Hi, for disarm number two I assume you insert the hand and on disarm four you insert the cane. I try to remember the order of the insertions. Hand then Cane for disarms numbers two and four.

Now to confuse the issue, or to clarify I hope, on Disarm one you 'insert' the cane. On Disarm three you insert the hand. These are similar angles of attacks. On disarm six and disarm ten, for six you insert the cane and on ten you insert the hand. On disarm seven you insert the cane and on disarm eleven you insert the hand.

So, as I count it of the four pairs that have obvious similar angles of attack, only number two and four do you insert the hand first.

Now Melanie, here is something I tell all my students and anyone I work with. I do not care what disarm you do from which angle. If you block properly and survive the attack, this alone allows you to continue to the next move. Now, if you can pull off a disarm but it is not the 'correct' or the optimum for the angle, I do not care. All I do is go, 'nice number X for disarm number Y, here.', and I strike Y again. So, if you always do number two disarm from all twelve angles, because it is your favorite while you spar, I care not. If you have the timing and technique to pull it off this is great. But, for demonstration and the capability to teach others, you need to learn the 'correct' or optimum disarms for each angle.

Sorry for the run on, Train Well

Rich


*************************************
I just love this edit function :rofl: 

 _Shameless plug time _ 
If you go to Dan Anderson's Website you'll find that he wrote a CD ROM book on the subject of disarms.
*************************************


----------



## Dan Anderson (Aug 17, 2002)

Hi Melanie,
Disarm #2 is done with the arm and disarm #4 is done with the stick.

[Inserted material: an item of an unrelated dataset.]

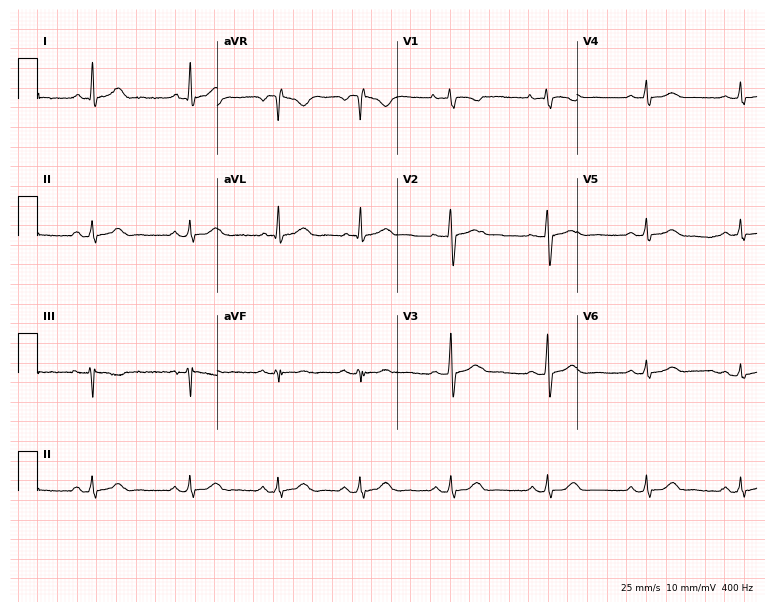
Electrocardiogram, a 37-year-old female. Of the six screened findings (first-degree AV block, right bundle branch block (RBBB), left bundle branch block (LBBB), sinus bradycardia, atrial fibrillation (AF), sinus tachycardia), none is recorded. Other findings, if any, are not listed.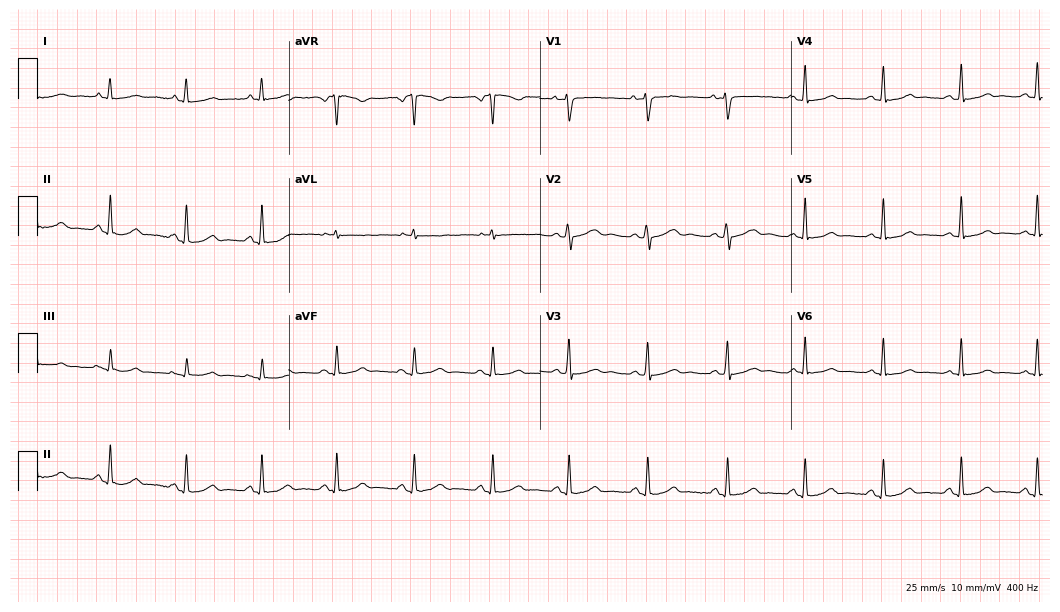
12-lead ECG from a woman, 40 years old. No first-degree AV block, right bundle branch block (RBBB), left bundle branch block (LBBB), sinus bradycardia, atrial fibrillation (AF) or sinus tachycardia recorded for this tracing.

Try this out.  On #2 snake the check hand arm around your partner's stick arm and on the repeat of it, snake the cane around his arm.  You'll find that it is easier for that high of a strike to snake the arm.

_Shameless plug time_  
If you go to my website you'll find that I wrote a CD ROM book on the subject of disarms.

Yours,
Dan Anderson


----------



## dearnis.com (Aug 17, 2002)

You may not realize this, but if you go to Dan Anderson's web site you can find his book on Modern Arnis disarms....

:rofl:


----------



## arnisador (Aug 17, 2002)

I think Mr. Parsons has given some good advice and I especially agree that if it works, use it! Mr. Anderson also makes a good point that the hand seems more comfortable on the higher strike.

I remember it because the palasut type motion you do on #2 is such a basic, fundamental technique that it makes sense for it to come early in the sequence. Inserting the cane I consider a more advanced technique. I don't know how to reconcile this with Mr. Parson's point that on the other side it's the other order!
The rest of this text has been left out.